Question

In an examination of nine papers, a candidate has to pass in more papers than the number of papers in which he fails in order to be successful. The number of ways in which he can be unsuccessful is:

• A. 255
• B. 256
• C. 128
• D. \( 9 \times 8! \)

Hint:

To calculate the number of ways a candidate can be unsuccessful in an exam, consider the different cases based on the number of failures and apply combinations to count the number of possible outcomes.

Answer 1

The Correct Option is B

In the examination, there are 9 papers, and the candidate must pass in more papers than the number of papers he fails in. 
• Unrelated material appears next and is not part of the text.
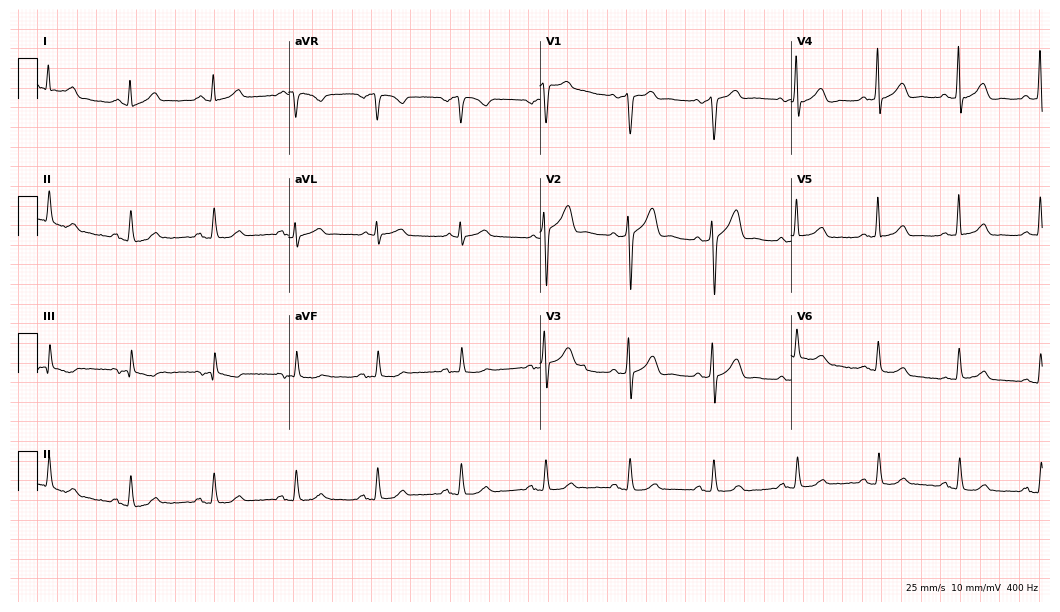
ECG — a male, 62 years old. Labelled as a normal ECG.

- There are two possibilities for each paper: either he passes or he fails. 

- The total number of possible outcomes (ways of passing or failing) for all 9 papers is \( 2^9 = 512 \). 

To be unsuccessful, the candidate must fail in at least 5 papers (because he needs to pass in more papers than he fails). Thus, we need to find the number of outcomes in which he fails in 5 or more papers. 

- If he fails in 5 papers, there are \( \binom{9}{5} \) ways to choose which 5 papers he fails. 

- Similarly, for failing in 6, 7, 8, or 9 papers, the number of ways are \( \binom{9}{6}, \binom{9}{7}, \binom{9}{8}, \binom{9}{9} \). 

The total number of ways he can be unsuccessful is the sum of all these outcomes: \[ \binom{9}{5} + \binom{9}{6} + \binom{9}{7} + \binom{9}{8} + \binom{9}{9} \] This sum is equal to \( 256 \), which is the total number of ways he can be unsuccessful. 

Thus, the correct answer is \( \boxed{256} \).